Alternatives considered and rejected

  • Model the compliance catalog in YAML. Rejected: praxis has no YAML dependency and hand-rolls its only frontmatter parser (BL-057) to avoid the parser attack surface; JSON plus a pydantic model is the in-repo idiom (ADR-0014) and needs no new dependency.
  • Invent a CTL-NNN namespace for every control. Rejected: the SEC constraints are already the tested, STPA-derived control set; keying the catalog on them keeps one spine. A single CTL-001 is used only for the supply-chain/secure-development control that has no single SEC home.
  • Change the talosctl reset default to the STATE-preserving scope. Rejected here: the system-disk default is a documented BL-025 decision, and reversing a destructive default is an operator decision that belongs in its own ADR, not a side effect of adding an option. The safer scope is now available; the default question is a revisit trigger.
  • Implement compare-and-set as a new MCP tool. Rejected: it is a store primitive, not a new control action; it routes through no new tool surface and so needs no new UCA row. The fact-writing tools that already have UCA coverage can adopt it internally.
  • Add an audit request_id/client_id field in this wave.
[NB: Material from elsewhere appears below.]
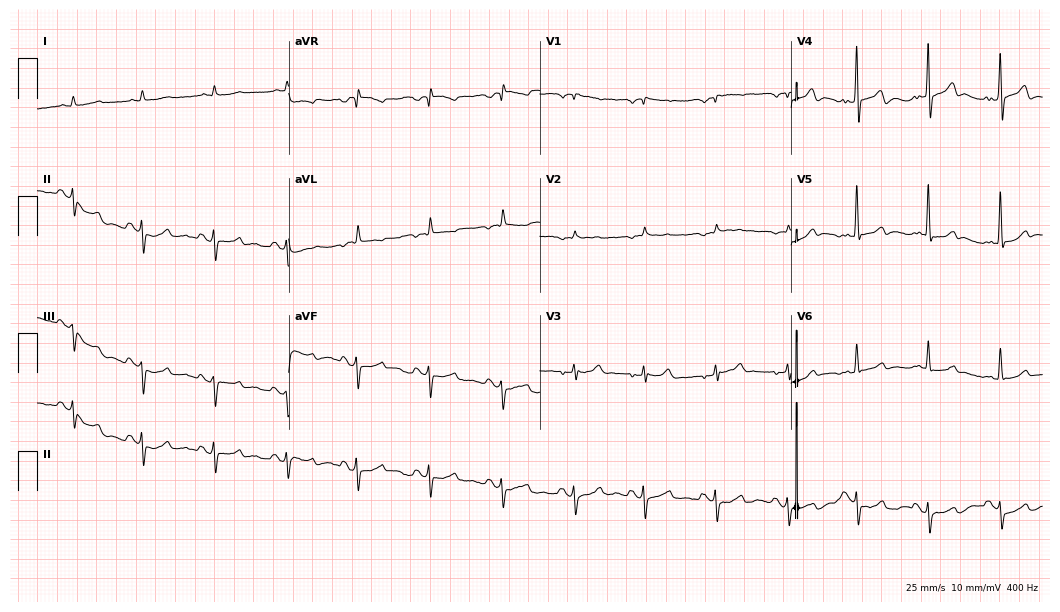
Standard 12-lead ECG recorded from a male, 75 years old (10.2-second recording at 400 Hz). None of these six findings is recorded: first-degree AV block, right bundle branch block, left bundle branch block, sinus bradycardia, atrial fibrillation, sinus tachycardia. Other findings, if any, are not listed.

Rejected for now: the value is correlation across concurrent clients, which the stdio-default single-operator server does not have; filed rather than built.

Revisit triggers

  • A second audit sink is wired (the Postgres audit path, a syslog target): introduce the multi-sink fan-out with per-sink failure containment, BaseException still propagating, before the second sink can mask the first.
  • The drift engine needs a machine-readable CIS-Talos desired-state baseline: open a dedicated ADR for the fact-predicate schema, then transcribe the baseline as KNOWN_GOOD data.
  • An operator decides the default Talos reset scope should preserve STATE: supersede the BL-025 default in a new ADR and flip _DEFAULT_WIPE_MODE with its test.
  • The HTTP transport (BL-012) lands and the server serves multiple clients: add the audit request_id/client_id correlation field (additive to the audit record).
  • A new SEC constraint or a moved enforcement file: update docs/governance/compliance-controls.json in the same change (the validator will flag the omission).
  • Live PostgreSQL becomes available to CI or the operator: add the concurrent create-if-absent compare-and-set test (BL-103) and confirm the IntegrityError-to-VersionConflict translation under real contention.